Factor Olympics 1H 2024

And the winner is…

July 2024. Reading Time: 10 Minutes. Author: Nicolas Rabener.

SUMMARY

  • The losers of last year, ie momentum and low volatility, became the winners of this year
  • Momentum performed the best, size the worst
  • Long-short multi-factor products have generated positive excess returns

INTRODUCTION

We present the performance of five well-known factors on an annual basis for the last 10 years. Specifically, we only present factors where academic research supports the existence of positive excess returns across market cycles and asset classes.

METHODOLOGY

Our factors are created by constructing long-short beta-neutral portfolios of the top and bottom 30% of stocks. Only stocks with a minimum market capitalization of $1 billion are included. Portfolios rebalance monthly and transactions incur 10 basis points of costs.

FACTOR OLYMPICS: GLOBAL EXCESS RETURNS

The table below shows the long-short factor performance for the last 10 years ranked top to bottom. The global series is comprised of all developed markets in Asia, Europe, and the US. Aside from displaying the factor performance, the analysis highlights the significant factor rotation in terms of profitability from one year to the next, highlighting the benefits of diversified exposure.

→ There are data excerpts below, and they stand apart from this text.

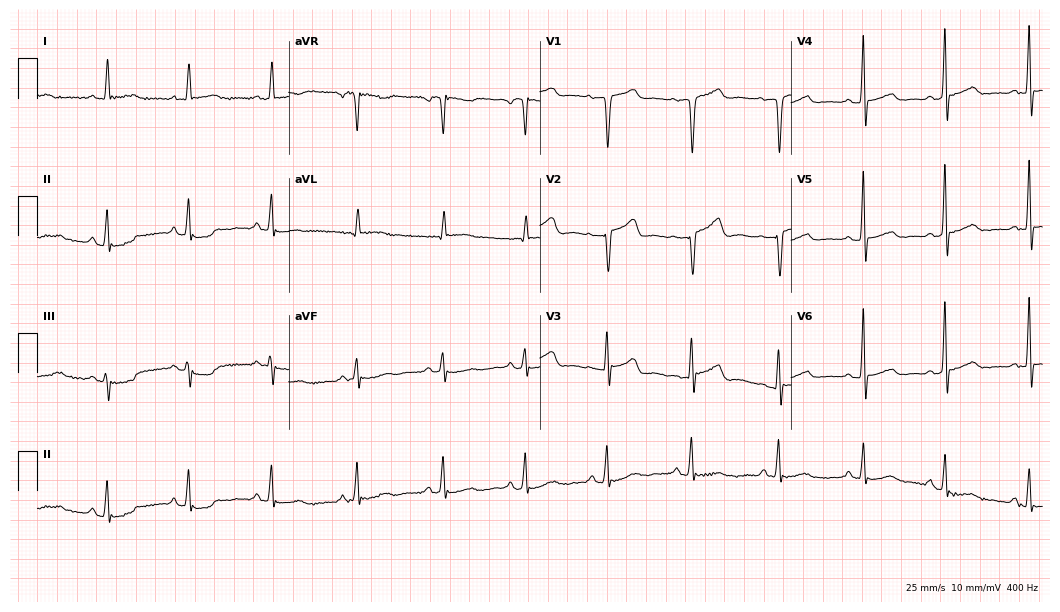
12-lead ECG from a female, 59 years old. Screened for six findings — first-degree AV block, right bundle branch block, left bundle branch block, sinus bradycardia, atrial fibrillation, sinus tachycardia — none is recorded. Only these six findings were labelled.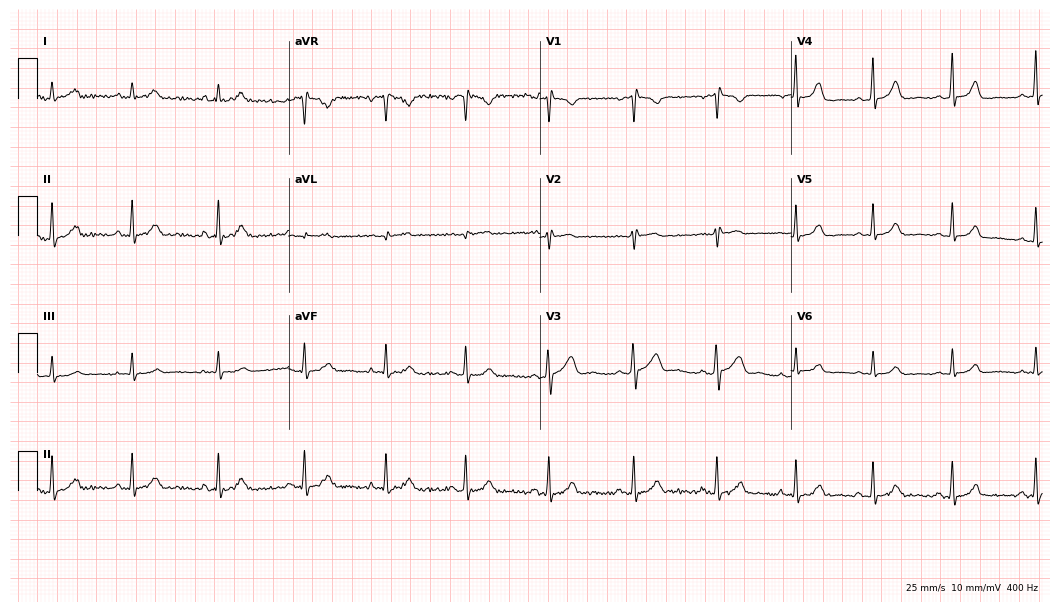
Standard 12-lead ECG recorded from a woman, 33 years old. Read as a normal ECG.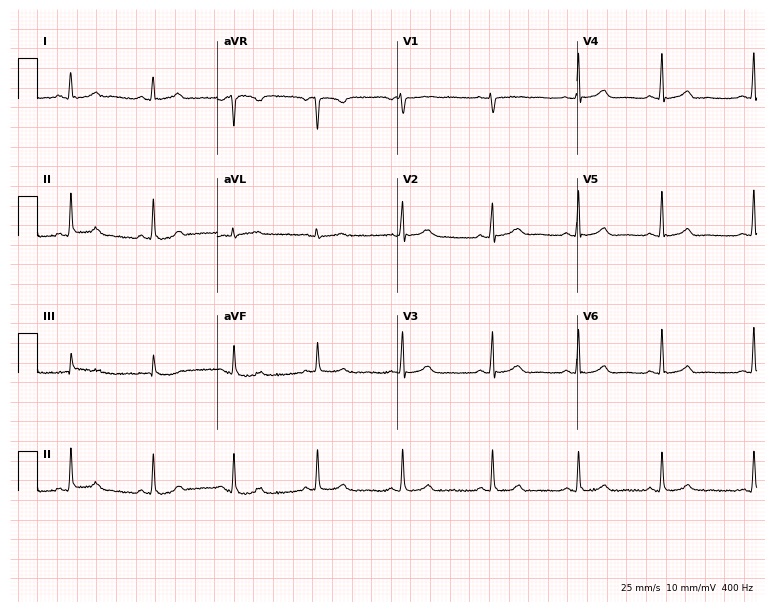
ECG (7.3-second recording at 400 Hz) — a female, 19 years old. Labelled as a normal ECG.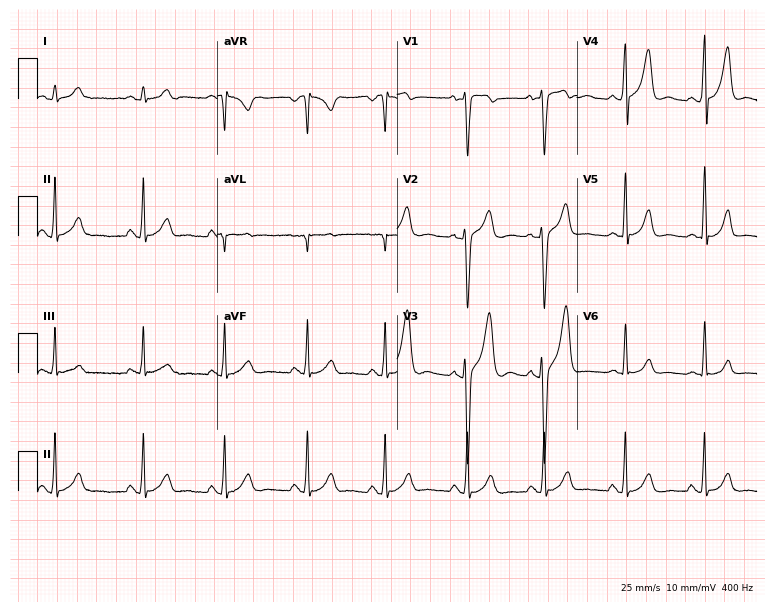
ECG (7.3-second recording at 400 Hz) — a 33-year-old man. Labelled as a normal ECG.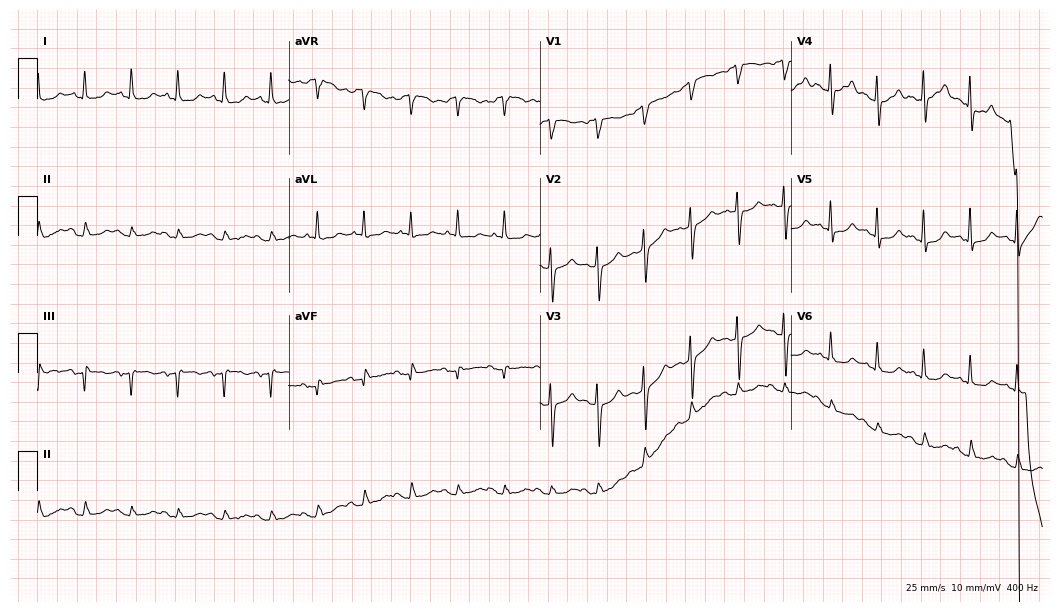
ECG — a 72-year-old female. Screened for six findings — first-degree AV block, right bundle branch block, left bundle branch block, sinus bradycardia, atrial fibrillation, sinus tachycardia — none is recorded.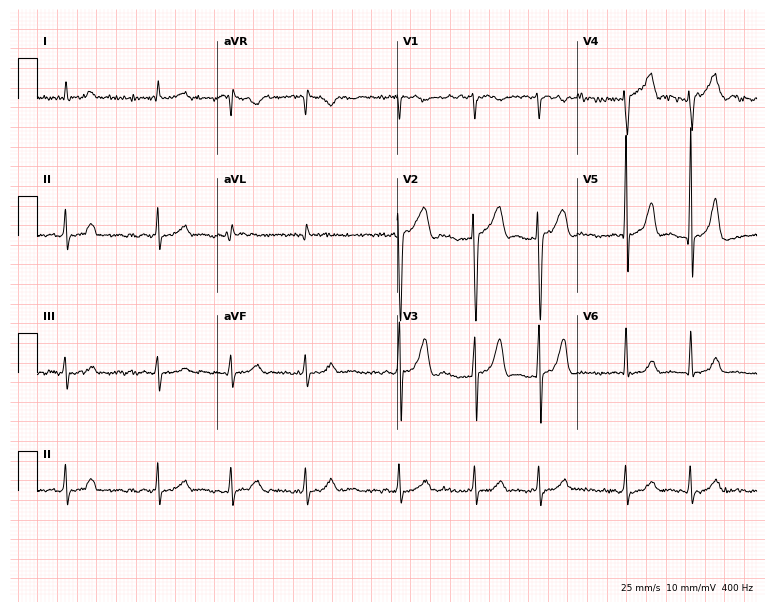
Resting 12-lead electrocardiogram. Patient: a man, 83 years old. The tracing shows atrial fibrillation.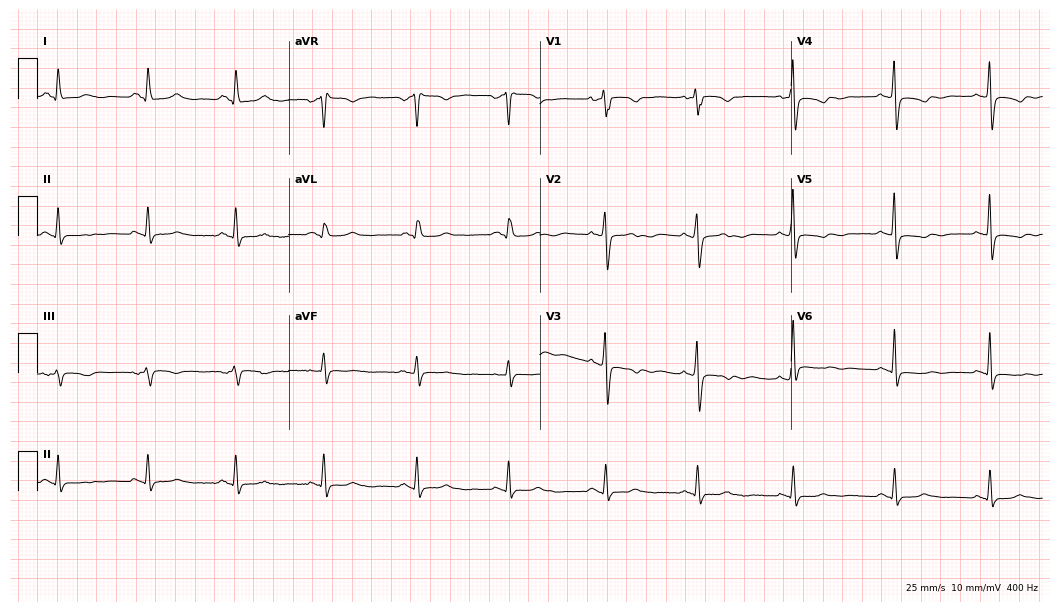
ECG (10.2-second recording at 400 Hz) — a 65-year-old female. Screened for six findings — first-degree AV block, right bundle branch block, left bundle branch block, sinus bradycardia, atrial fibrillation, sinus tachycardia — none is recorded.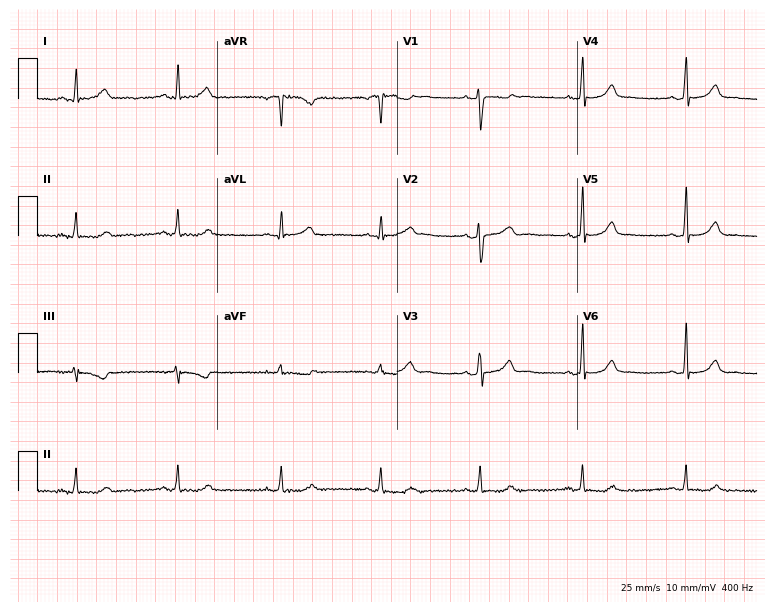
Resting 12-lead electrocardiogram (7.3-second recording at 400 Hz). Patient: a 31-year-old female. Read as a normal ECG.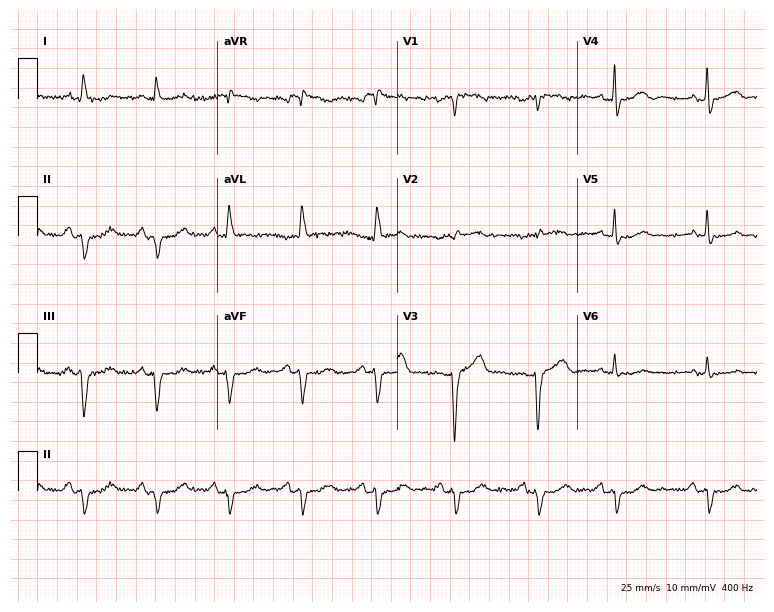
12-lead ECG from a 78-year-old female patient (7.3-second recording at 400 Hz). No first-degree AV block, right bundle branch block (RBBB), left bundle branch block (LBBB), sinus bradycardia, atrial fibrillation (AF) or sinus tachycardia recorded for this tracing.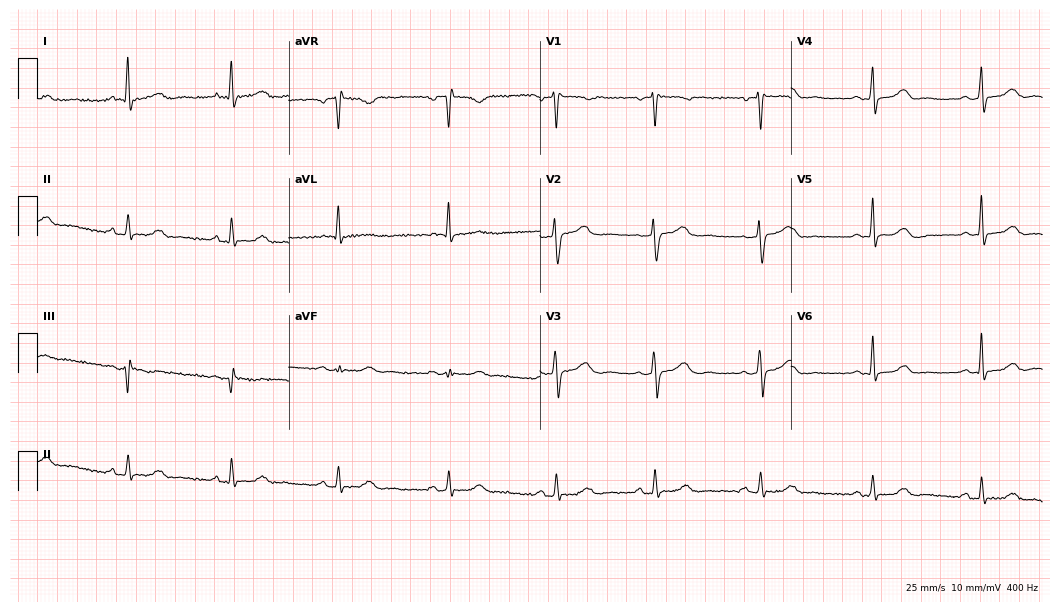
Standard 12-lead ECG recorded from a 64-year-old female patient. None of these six findings is recorded: first-degree AV block, right bundle branch block, left bundle branch block, sinus bradycardia, atrial fibrillation, sinus tachycardia. Findings outside these six are not listed.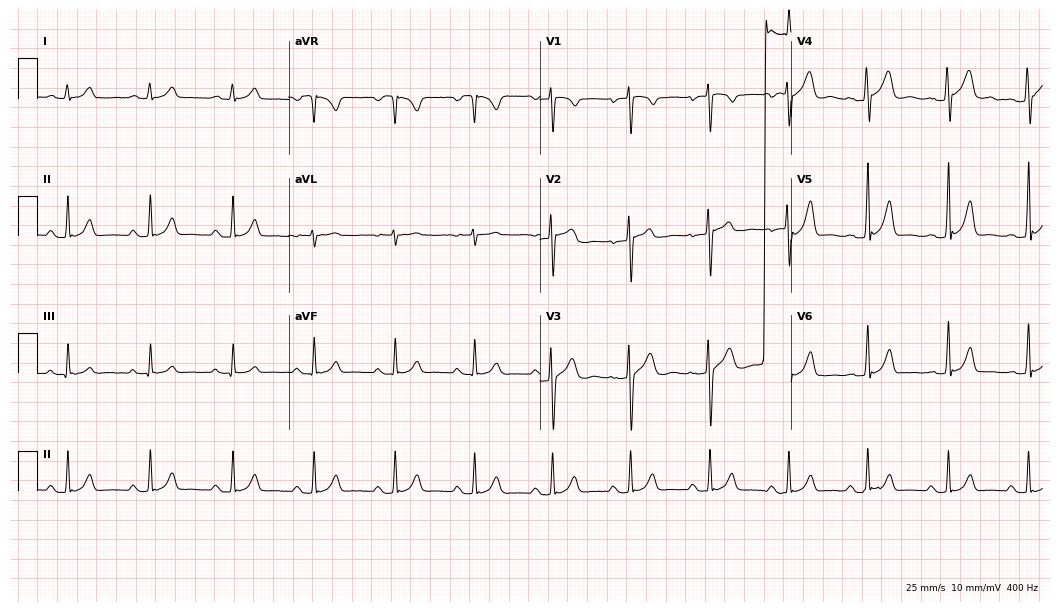
Electrocardiogram, a 25-year-old male. Of the six screened findings (first-degree AV block, right bundle branch block (RBBB), left bundle branch block (LBBB), sinus bradycardia, atrial fibrillation (AF), sinus tachycardia), none is recorded. Only these six findings were labelled.

We observe a continuation of last year’s trends in factor performance for the value and size factors, but also a significant rotation of momentum and low volatility going from the worst- to the best-performing factors in the first half of 2024.

Over the last decade, the quality and low volatility factors exhibited the highest performance consistency with positive returns in eight out of ten years, while the size factor generated negative returns in nine out of ten years. Having said this, these relationships do not hold over the long-term and factor rotation is rather the norm than the exception.

A theoretical portfolio providing equal-weighted exposure to all five factors would have generated 1.0% year-to-date.